Multithreaded Programming Guide

Peterson's Algorithm

The code in Example 9–6 is an implementation of Peterson's Algorithm, which handles mutual exclusion between two threads. This code tries to guarantee that only one thread is in the critical section. When a thread calls mut_excl(), the thread enters the critical section sometime “soon.”

An assumption here is that a thread exits fairly quickly after entering the critical section.

Example 9–6 Mutual Exclusion for Two Threads

void mut_excl(int me /* 0 or 1 */) {
    static int loser;
    static int interested[2] = {0, 0};
    int other; /* local variable */
   
    other = 1 - me;
    interested[me] = 1;
    loser = me;
    while (loser == me && interested[other])
        ;

    /* critical section */
    interested[me] = 0;
}

This algorithm works some of the time when the multiprocessor has strongly ordered memory.

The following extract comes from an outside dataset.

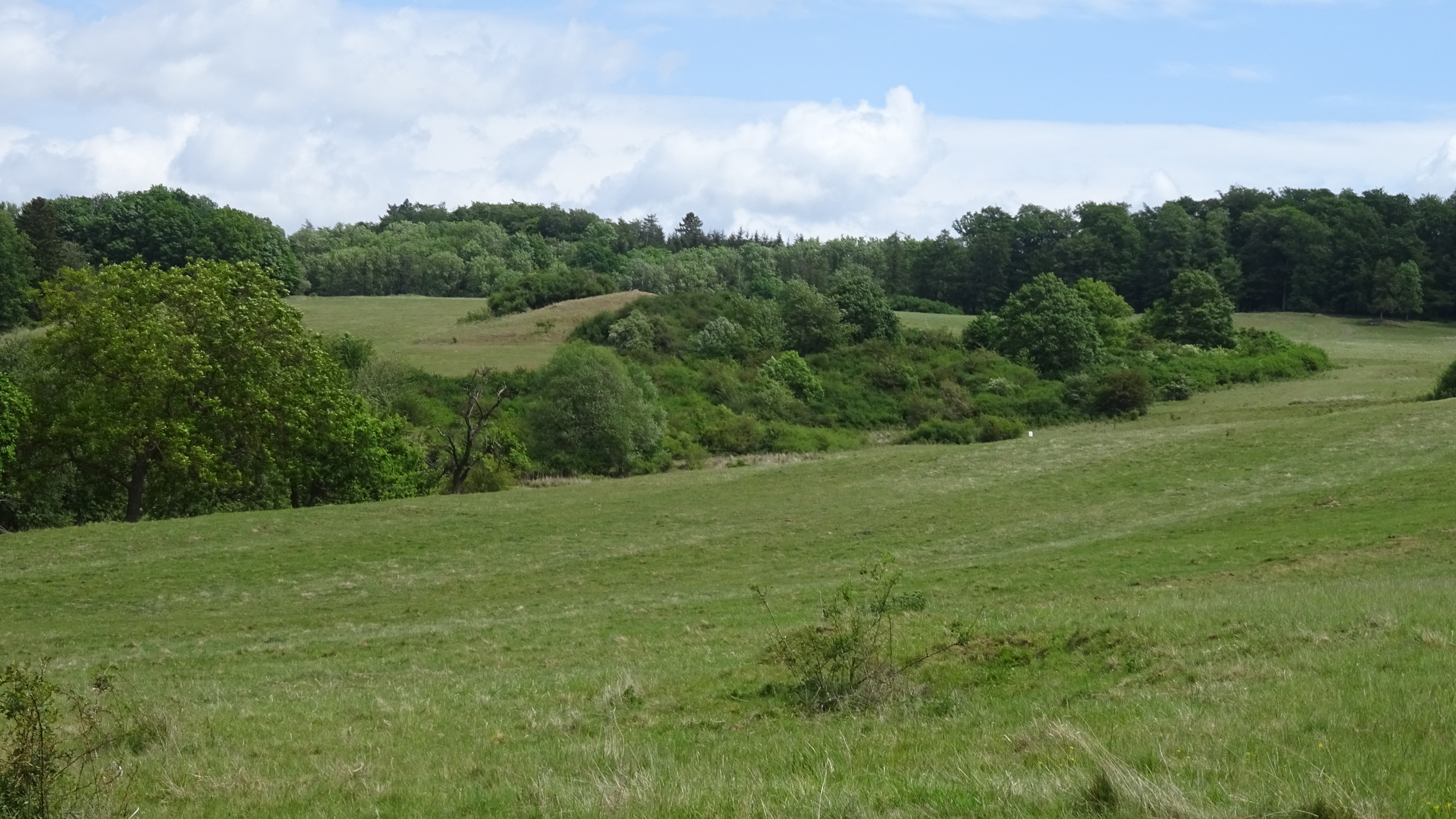 Blick von früheren Dörnishöfen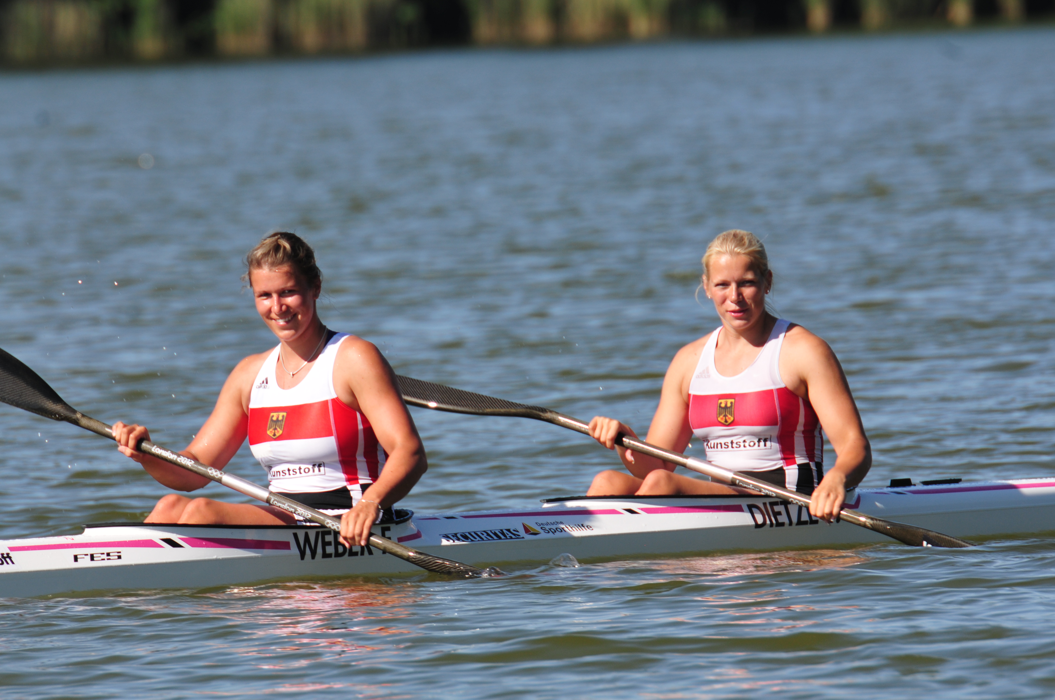 Bundesleistungszentrum Kienbaum; Training Kanuten

Some multiprocessors, including some SPARC-based multiprocessors, have store buffers. When a thread issues a store instruction, the data is put into a store buffer. The buffer contents are eventually sent to the cache, but not necessarily right away. The caches on each of the processors maintain a consistent view of memory, but modified data does not reach the cache right away.

When multiple memory locations are stored into, the changes reach the cache and memory in the correct order, but possibly after a delay. SPARC-based multiprocessors with this property are said to have total store order (TSO).

Suppose you have a situation where one processor stores into location A and loads from location B. Another processor stores into location B and loads from location A. Either the first processor fetches the newly-modified value from location B, or the second processor fetches the newly-modified value from location A, or both. However, the case in which both processors load the old values cannot happen.

Moreover, with the delays caused by load and store buffers, the “impossible case” can happen.

What could happen with Peterson's algorithm is that two threads running on separate processors both enter the critical section. Each thread stores into its own slot of the particular array and then loads from the other slot. Both threads read the old values (0), each thread assumes that the other party is not present, and both enter the critical section. This kind of problem might not be detected when you test a program, but only occurs much later.

To avoid this problem use the threads synchronization primitives, whose implementations issue special instructions, to force the writing of the store buffers to the cache. See Chapter 4, Programming with Synchronization Objects.